■ **TASK BRIEF**
Your copy of the data should match it exactly, except that the pictures are gone.

====== RECORDS SUPPLIED

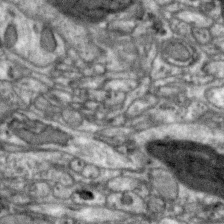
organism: Zebra finch
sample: Brain
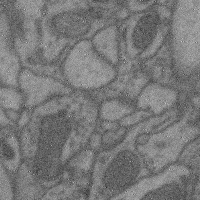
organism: Mouse
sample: Cerebral cortex
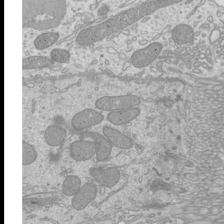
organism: Mouse
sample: Cilia; mouse epididymis
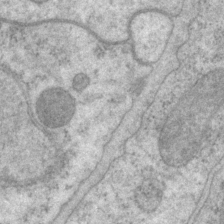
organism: P. pacificus
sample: Pharynx
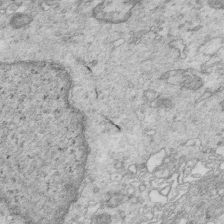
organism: Mouse
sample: Multiciliated cells
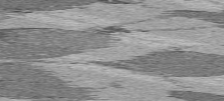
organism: C57BL Mouse
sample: Heart
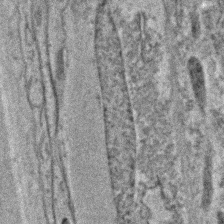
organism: C. elegans
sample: C. elegans embryo
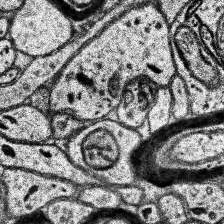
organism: Human
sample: Temporal Lobe
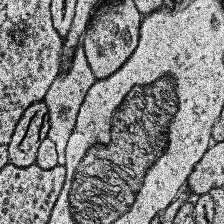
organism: Human
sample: Temporal Lobe
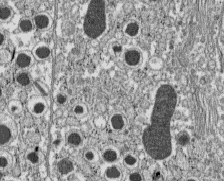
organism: C57BL Mouse
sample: Pancreatic islet
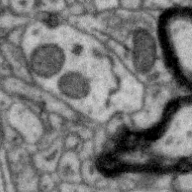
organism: Zebra finch
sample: Brain
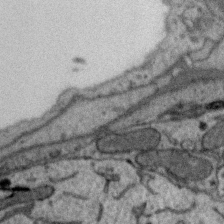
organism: Zebra finch
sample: Brain
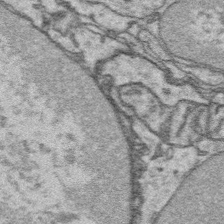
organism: Platynereis dumerilii
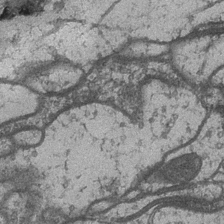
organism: Drosophila
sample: Optic medulla
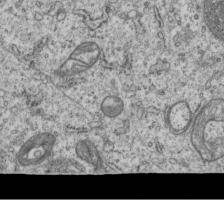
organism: Human
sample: MDA-MB-231 cells
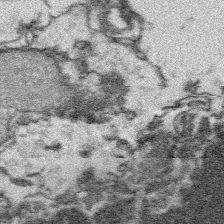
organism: Platynereis dumerilii
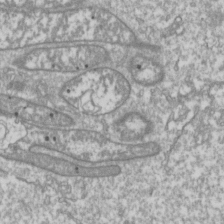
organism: Drosophila
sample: Cell division; meiosis; drosophila spermatocytes
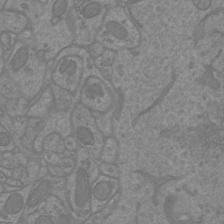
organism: Mouse
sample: Cortical neurons
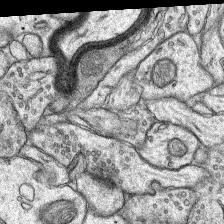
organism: Rat
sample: Hippocampus
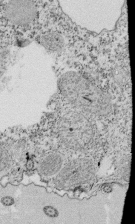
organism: Tetrahymena
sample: Cilia in tetrahymena
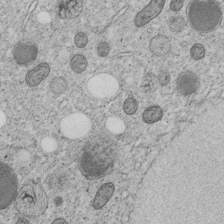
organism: C. elegans
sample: C. elegans embryo early stage
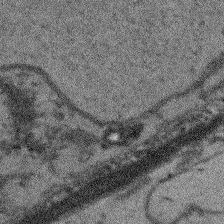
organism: Arabidopsis thaliana
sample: Root tip
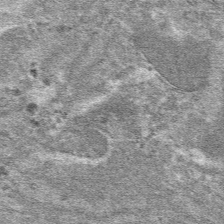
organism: Mouse
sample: Mouse hepatocytes
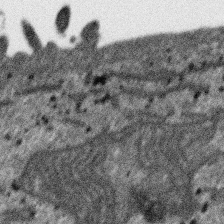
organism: Human
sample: Lung epithelial cells infected with SARS-CoV-2
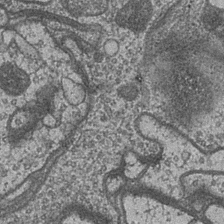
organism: Drosophila
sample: Optic medulla
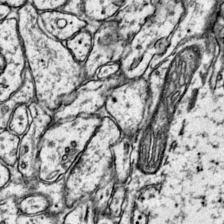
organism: Mouse
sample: Primary visual cortex
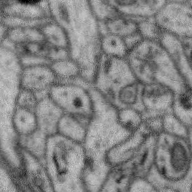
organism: Zebra finch
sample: Brain
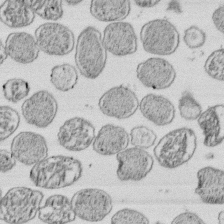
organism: E. coli
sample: Bacterial nucleoid
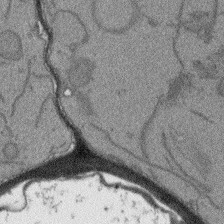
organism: Arabidopsis thaliana
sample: Root tip
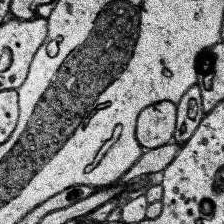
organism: Human
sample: Temporal Lobe
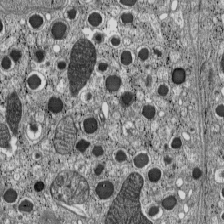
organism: C57BL Mouse
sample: Pancreatic islet
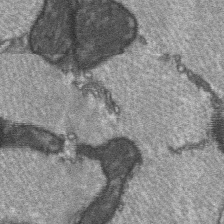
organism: C57BL Mouse
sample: Soleus
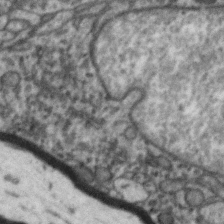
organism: Zebra finch
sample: Brain
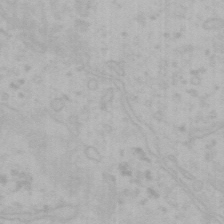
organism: Mouse
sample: Choroid plexus
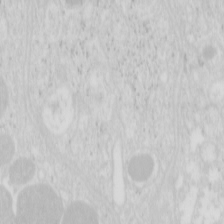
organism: Mouse
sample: Pancreas
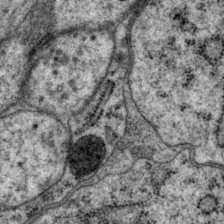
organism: P. pacificus
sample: Pharynx
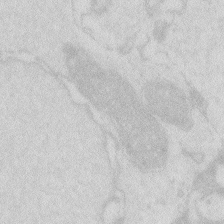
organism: Zebrafish
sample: Macrophage
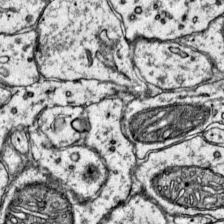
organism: Mouse
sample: Primary visual cortex
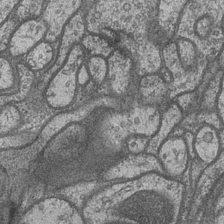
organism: Drosophila
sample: Optic medulla
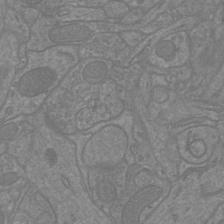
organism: Mouse
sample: Cortical neurons
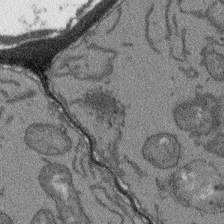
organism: Arabidopsis thaliana
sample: Root tip
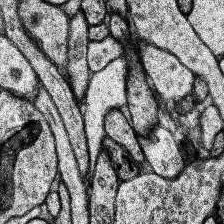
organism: Human
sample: Temporal Lobe
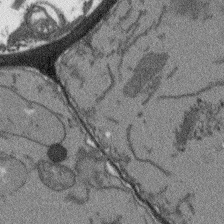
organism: Arabidopsis thaliana
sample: Root tip
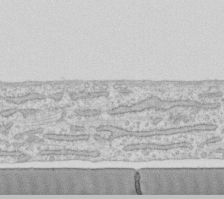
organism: Human
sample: Fibroblast cells
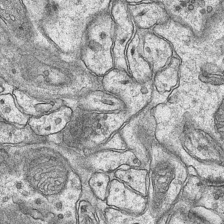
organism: Mouse
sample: CA1 Hippocampus
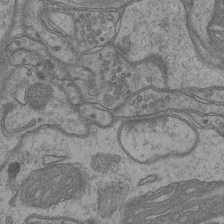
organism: Mouse
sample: CA1 Hippocampus
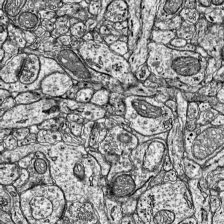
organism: Mouse
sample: Visual Cortex
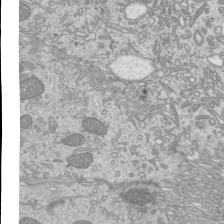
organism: Mouse
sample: Cilia; mouse epididymis
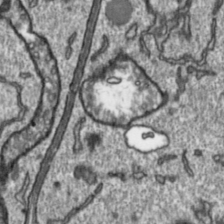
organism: Toxoplasma gondii
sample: Parasites in a vacuole inside a host cell
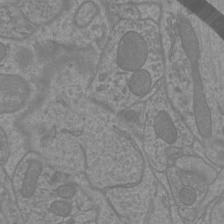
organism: Mouse
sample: Cortical neurons
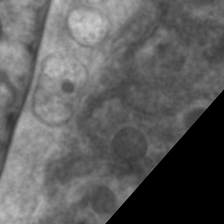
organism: C. elegans
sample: Pharynx
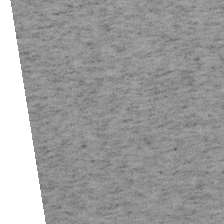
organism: Mouse
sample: OT-I killer T cells with ID8 ovarian cancer cells
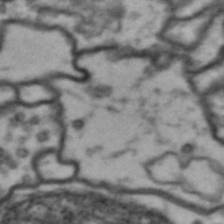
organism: Drosophila
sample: Brain
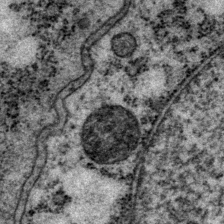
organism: P. pacificus
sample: Pharynx
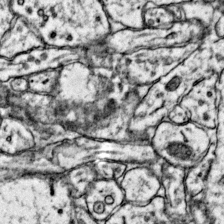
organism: Mouse
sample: Primary visual cortex
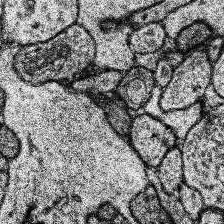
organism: Human
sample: Temporal Lobe
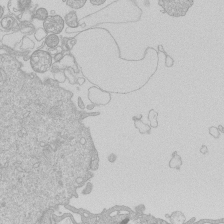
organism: Human
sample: Macrophage cells
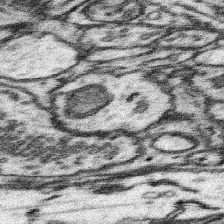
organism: Mouse
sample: Somatosensory cortex neuropil
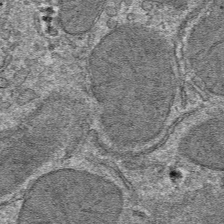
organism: Mouse
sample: Mouse hepatocytes
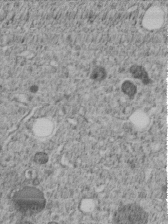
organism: C. elegans
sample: C. elegans embryo early stage
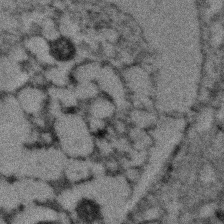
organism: Zebrafish
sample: Zebrafish embryo
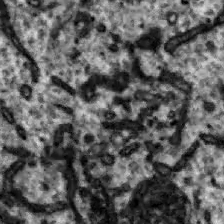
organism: Human
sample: HeLa cells
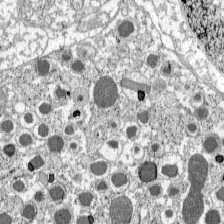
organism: C57BL Mouse
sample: Pancreatic islet
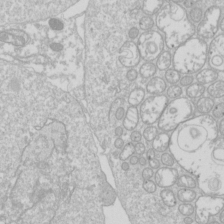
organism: Drosophila
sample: Cell division; meiosis; drosophila spermatocytes
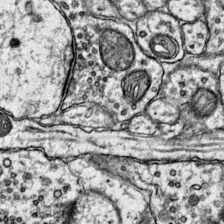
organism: Mouse
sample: Primary visual cortex
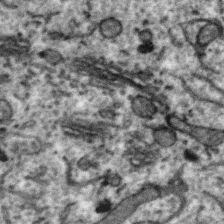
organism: Zebra finch
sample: Brain
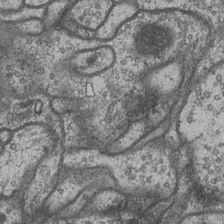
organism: Drosophila
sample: Optic medulla
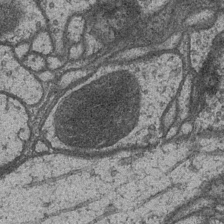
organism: Drosophila
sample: Optic medulla
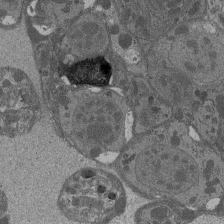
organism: Drosophila
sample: Antenna
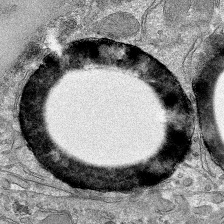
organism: Mouse
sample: Mouse hepatocytes
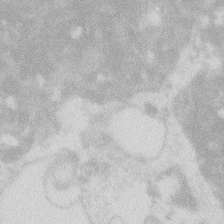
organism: Zebrafish
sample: Macrophage
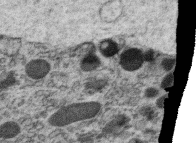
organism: C. elegans
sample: C. elegans oocyte; sperm cells
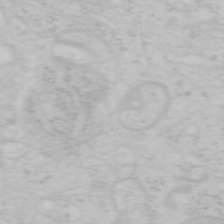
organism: Mouse
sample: OT-I killer T cells with ID8 ovarian cancer cells
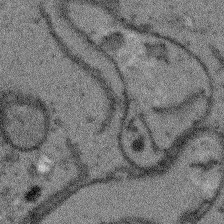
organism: Arabidopsis thaliana
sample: Root tip
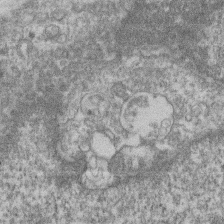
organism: Mouse
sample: T cell stromal cell synapse
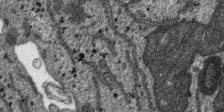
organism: Human
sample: Lung epithelial cells infected with SARS-CoV-2
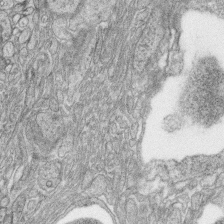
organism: Zebrafish
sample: synaptic ribbons in rod cells and cone cells
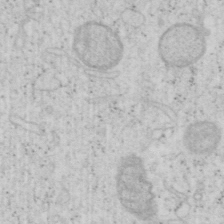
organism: Human
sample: HeLa cells
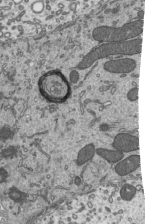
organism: Mouse
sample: Mouse epididymis efferent ductule cilia
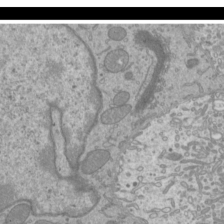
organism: Mouse
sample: Cilia; mouse epididymis
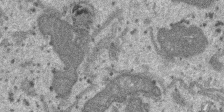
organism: Human
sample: Lung epithelial cells infected with SARS-CoV-2
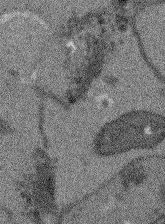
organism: Arabidopsis thaliana
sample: Root tip
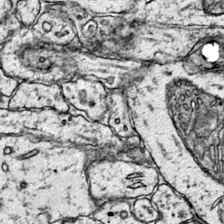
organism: Mouse
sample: Primary visual cortex
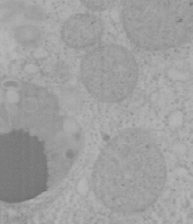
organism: Mouse
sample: OT-I killer T cells with ID8 ovarian cancer cells
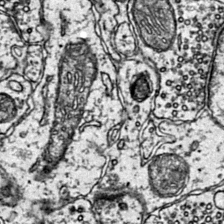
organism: Mouse
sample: Primary visual cortex
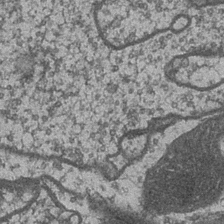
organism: Drosophila
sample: Optic medulla
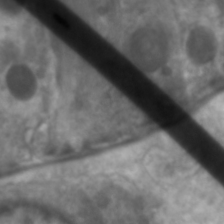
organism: C. elegans
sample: Pharynx
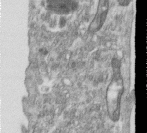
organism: Human
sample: Centriole in RPE cells
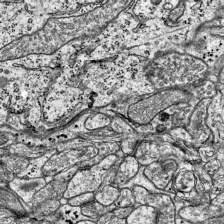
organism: Mouse
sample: Visual Cortex
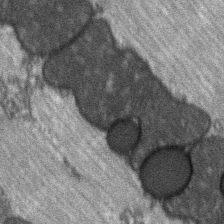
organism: C57BL Mouse
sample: Soleus
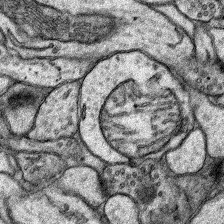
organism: Rat
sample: Hippocampus
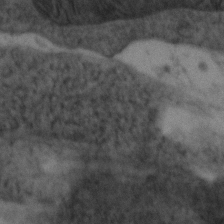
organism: Zebrafish
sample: Zebrafish embryo
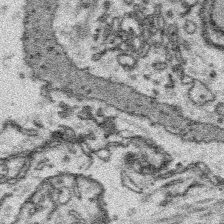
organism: Platynereis dumerilii
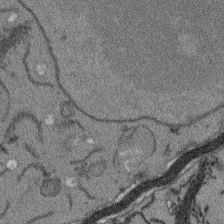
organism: Arabidopsis thaliana
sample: Root tip
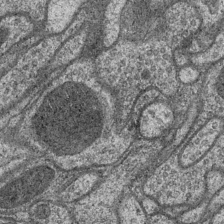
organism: Drosophila
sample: Optic medulla
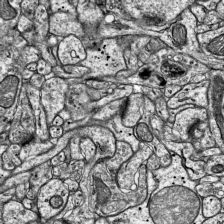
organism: Mouse
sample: Visual Cortex
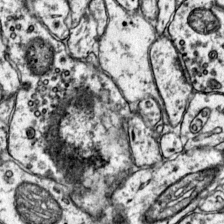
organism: Mouse
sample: Primary visual cortex
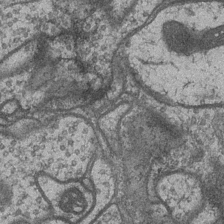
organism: Drosophila
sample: Optic medulla
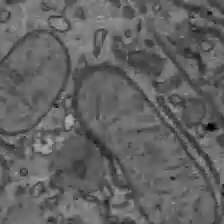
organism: C57BL Mouse
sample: Liver
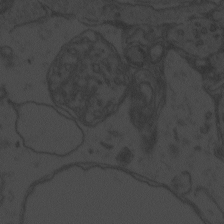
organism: Zebrafish
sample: Macrophage infected with Toxoplasma gondii
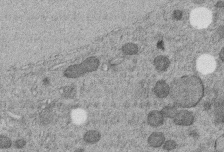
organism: C. elegans
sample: C. elegans embryo early stage
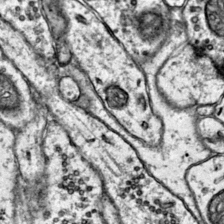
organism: Mouse
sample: Primary visual cortex
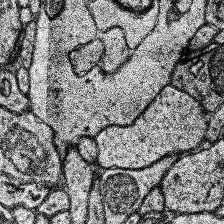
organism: Human
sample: Temporal Lobe
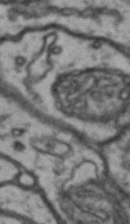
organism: Drosophila
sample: Brain
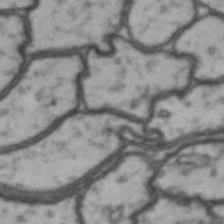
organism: Drosophila
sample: Brain
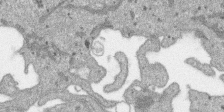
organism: Human
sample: Lung epithelial cells infected with SARS-CoV-2
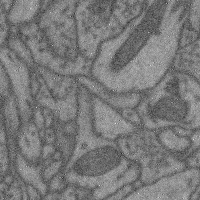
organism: Mouse
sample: Cerebral cortex
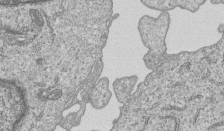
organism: Human
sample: MDA-MB-231 cells
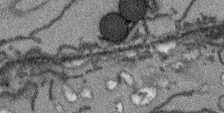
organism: Arabidopsis thaliana
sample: Root tip
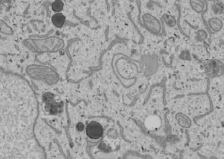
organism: Human
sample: Mitochondria in U2OS cells
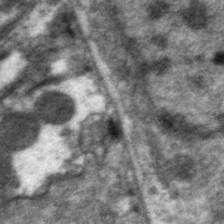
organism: C. elegans
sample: Pharynx
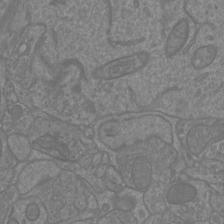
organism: Mouse
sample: Cortical neurons
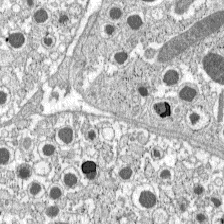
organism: C57BL Mouse
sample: Pancreatic islet
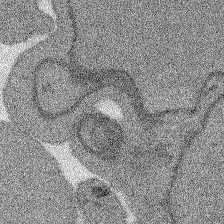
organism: Human
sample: HeLa cells
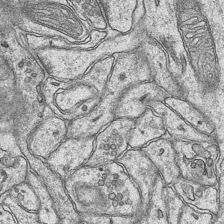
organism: Mouse
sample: CA1 Hippocampus
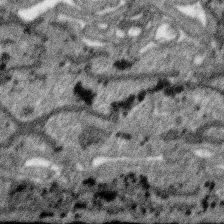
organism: Human
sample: Lung epithelial cells infected with SARS-CoV-2
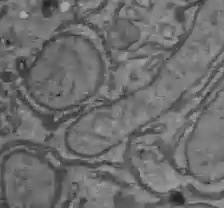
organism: C57BL Mouse
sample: Liver
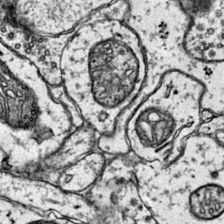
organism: Mouse
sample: Primary visual cortex
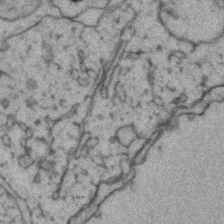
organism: Zebrafish
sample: Zebrafish embryo
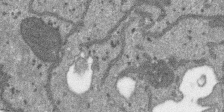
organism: Human
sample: Lung epithelial cells infected with SARS-CoV-2
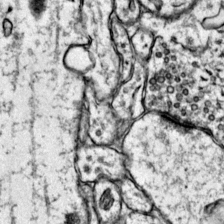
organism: Mouse
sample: Primary visual cortex
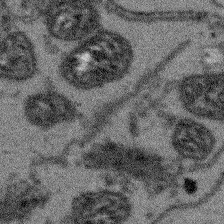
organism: Arabidopsis thaliana
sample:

============

■ **EXPECTED OUTPUT**
organism: Zebra finch
sample: Brain
organism: Mouse
sample: Cerebral cortex
organism: Mouse
sample: Cilia; mouse epididymis
organism: P. pacificus
sample: Pharynx
organism: Mouse
sample: Multiciliated cells
organism: C57BL Mouse
sample: Heart
organism: C. elegans
sample: C. elegans embryo
organism: Human
sample: Temporal Lobe
organism: Human
sample: Temporal Lobe
organism: C57BL Mouse
sample: Pancreatic islet
organism: Zebra finch
sample: Brain
organism: Zebra finch
sample: Brain
organism: Platynereis dumerilii
organism: Drosophila
sample: Optic medulla
organism: Human
sample: MDA-MB-231 cells
organism: Platynereis dumerilii
organism: Drosophila
sample: Cell division; meiosis; drosophila spermatocytes
organism: Mouse
sample: Cortical neurons
organism: Rat
sample: Hippocampus
organism: Tetrahymena
sample: Cilia in tetrahymena
organism: C. elegans
sample: C. elegans embryo early stage
organism: Arabidopsis thaliana
sample: Root tip
organism: Mouse
sample: Mouse hepatocytes
organism: Human
sample: Lung epithelial cells infected with SARS-CoV-2
organism: Drosophila
sample: Optic medulla
organism: Mouse
sample: Primary visual cortex
organism: Zebra finch
sample: Brain
organism: E. coli
sample: Bacterial nucleoid
organism: Arabidopsis thaliana
sample: Root tip
organism: Human
sample: Temporal Lobe
organism: C57BL Mouse
sample: Pancreatic islet
organism: C57BL Mouse
sample: Soleus
organism: Zebra finch
sample: Brain
organism: Mouse
sample: Choroid plexus
organism: Mouse
sample: Pancreas
organism: P. pacificus
sample: Pharynx
organism: Zebrafish
sample: Macrophage
organism: Mouse
sample: Primary visual cortex
organism: Drosophila
sample: Optic medulla
organism: Mouse
sample: Cortical neurons
organism: Arabidopsis thaliana
sample: Root tip
organism: Human
sample: Temporal Lobe
organism: Arabidopsis thaliana
sample: Root tip
organism: Human
sample: Fibroblast cells
organism: Mouse
sample: CA1 Hippocampus
organism: Mouse
sample: CA1 Hippocampus
organism: Mouse
sample: Visual Cortex
organism: Mouse
sample: Cilia; mouse epididymis
organism: Toxoplasma gondii
sample: Parasites in a vacuole inside a host cell
organism: Mouse
sample: Cortical neurons
organism: C. elegans
sample: Pharynx
organism: Mouse
sample: OT-I killer T cells with ID8 ovarian cancer cells
organism: Drosophila
sample: Brain
organism: P. pacificus
sample: Pharynx
organism: Mouse
sample: Primary visual cortex
organism: Human
sample: Temporal Lobe
organism: Human
sample: Macrophage cells
organism: Mouse
sample: Somatosensory cortex neuropil
organism: Mouse
sample: Mouse hepatocytes
organism: C. elegans
sample: C. elegans embryo early stage
organism: Zebrafish
sample: Zebrafish embryo
organism: Human
sample: HeLa cells
organism: C57BL Mouse
sample: Pancreatic islet
organism: Drosophila
sample: Cell division; meiosis; drosophila spermatocytes
organism: Mouse
sample: Primary visual cortex
organism: Zebra finch
sample: Brain
organism: Drosophila
sample: Optic medulla
organism: Drosophila
sample: Optic medulla
organism: Drosophila
sample: Antenna
organism: Mouse
sample: Mouse hepatocytes
organism: Zebrafish
sample: Macrophage
organism: C. elegans
sample: C. elegans oocyte; sperm cells
organism: Mouse
sample: OT-I killer T cells with ID8 ovarian cancer cells
organism: Arabidopsis thaliana
sample: Root tip
organism: Mouse
sample: T cell stromal cell synapse
organism: Human
sample: Lung epithelial cells infected with SARS-CoV-2
organism: Zebrafish
sample: synaptic ribbons in rod cells and cone cells
organism: Human
sample: HeLa cells
organism: Mouse
sample: Mouse epididymis efferent ductule cilia
organism: Mouse
sample: Cilia; mouse epididymis
organism: Human
sample: Lung epithelial cells infected with SARS-CoV-2
organism: Arabidopsis thaliana
sample: Root tip
organism: Mouse
sample: Primary visual cortex
organism: Mouse
sample: OT-I killer T cells with ID8 ovarian cancer cells
organism: Mouse
sample: Primary visual cortex
organism: Drosophila
sample: Optic medulla
organism: C. elegans
sample: Pharynx
organism: Human
sample: Centriole in RPE cells
organism: Mouse
sample: Visual Cortex
organism: C57BL Mouse
sample: Soleus
organism: Rat
sample: Hippocampus
organism: Zebrafish
sample: Zebrafish embryo
organism: Platynereis dumerilii
organism: Arabidopsis thaliana
sample: Root tip
organism: Drosophila
sample: Optic medulla
organism: Mouse
sample: Visual Cortex
organism: Mouse
sample: Primary visual cortex
organism: Drosophila
sample: Optic medulla
organism: C57BL Mouse
sample: Liver
organism: Zebrafish
sample: Macrophage infected with Toxoplasma gondii
organism: C. elegans
sample: C. elegans embryo early stage
organism: Mouse
sample: Primary visual cortex
organism: Human
sample: Temporal Lobe
organism: Drosophila
sample: Brain
organism: Drosophila
sample: Brain
organism: Human
sample: Lung epithelial cells infected with SARS-CoV-2
organism: Mouse
sample: Cerebral cortex
organism: Human
sample: MDA-MB-231 cells
organism: Arabidopsis thaliana
sample: Root tip
organism: Human
sample: Mitochondria in U2OS cells
organism: C. elegans
sample: Pharynx
organism: Mouse
sample: Cortical neurons
organism: C57BL Mouse
sample: Pancreatic islet
organism: Human
sample: HeLa cells
organism: Mouse
sample: CA1 Hippocampus
organism: Human
sample: Lung epithelial cells infected with SARS-CoV-2
organism: C57BL Mouse
sample: Liver
organism: Mouse
sample: Primary visual cortex
organism: Zebrafish
sample: Zebrafish embryo
organism: Human
sample: Lung epithelial cells infected with SARS-CoV-2
organism: Mouse
sample: Primary visual cortex
organism: Arabidopsis thaliana
sample:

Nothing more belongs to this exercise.